Annie Fox, M.Ed., is an internationally respected parenting expert, award-winning author, and a trusted online adviser for tweens and teens.

The Cure for the Holiday “gimmes”

December 16, 2015

You got that right, Sir Winston

You got that right, Sir Winston

A new baby is a gift. As parents, we’re so over-the-moon in love with our little bundle, all we want is to make him or her happy. So, from the very start, parents pepper kids with questions that begin with:

“Do you want _______?”

Little ones can’t talk yet, so we fill in the blank:

Do you want more?

Do you to play with this?

Do you want mint chip or jamoca almond fudge?

Their every wish becomes our command. That’s why they quickly learn to say “I want _______.” Being a little kid is such sweet gig.

Then one day a parent says ‘NO’ and the 2-year old brain explodes: “What did you say?! What do you mean it’s too close to dinner? What do you mean it costs too much and you won’t buy it for me? This is outrageous!!” Kids don’t have all those words, so they reiterate the obvious for stupid Mommy/Daddy: “BUT I WANT IT!!!!!”

Tantrums don’t always work, but they work often enough to keep hope and self-centeredness alive.

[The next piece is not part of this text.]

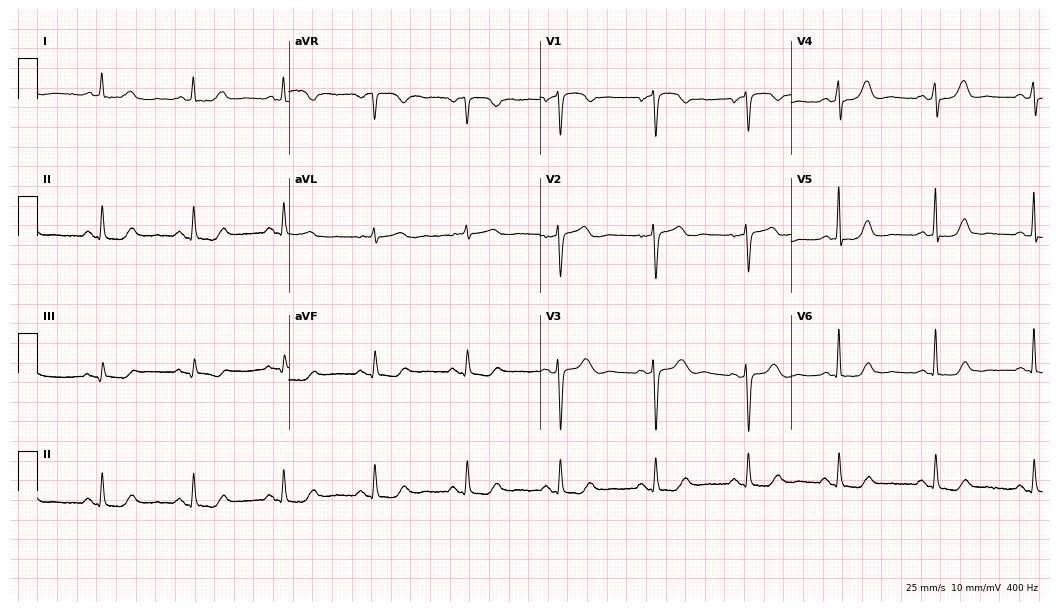
Resting 12-lead electrocardiogram (10.2-second recording at 400 Hz). Patient: a female, 63 years old. None of these six findings is recorded: first-degree AV block, right bundle branch block, left bundle branch block, sinus bradycardia, atrial fibrillation, sinus tachycardia.

As kids become more aware of the power dynamics within the family, they test boundaries. That’s when a parent’s “Do you want ______?” can take on a sinister ring:

Do you want me to take that away from you?

Do you want a time out?

Do you want me to give you something to cry about?

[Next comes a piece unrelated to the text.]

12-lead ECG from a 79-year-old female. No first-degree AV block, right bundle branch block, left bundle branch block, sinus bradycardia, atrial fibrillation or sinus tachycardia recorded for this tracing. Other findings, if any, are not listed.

This last rhetorical question was surprisingly popular amongst parents during the second half of the last century. Hopefully it’s gone the way of the landline, but I’ve got no empirical data either way.

Soon kids realize how important their happiness is to Mom and Dad and because they want to make it easier for us to please them they learn to be very specific about what they want and why they need it… NOW:

“I want __________. (pause) I am too old enough!

“I want __________. (pause) ‘Cause I’m the only one who doesn’t have one!”

“I want you to give me what I want and I want you to leave me alone.” (Double demand… impressive language development!)

For those of us in comfortable circumstances (yes, I’m talking about you on the laptop) it stands to reason our kids may need an attitude transplant to get from “I want to get _____.”  to: “I want to give ______.” But we can do it! Technology connects us with organizations doing good work. We have the credit cards (which makes donating less painful). Click. Click.

Now is an excellent time to look around and see where you could spread a little holiday cheer and some green. Oxfam AmericaInternational Rescue Committee, Southern Poverty Law Center (Teaching Tolerance), Doctors Without BordersUNICEF and Kiva are some of my personal favorites. And there are at least a million other absolutely inspirational organizations that are effectively working on solutions to local, national and international challenges. Giving to any of them makes YOU (and any entitled kid you want to inspire) part of the solution. Find out who’s doing what and support their efforts. Start your search here.

Warning: Giving can become habit-forming, but in a healthy way. And think about it, do your kids really need more stuff or might your family be in the market for some good karma points?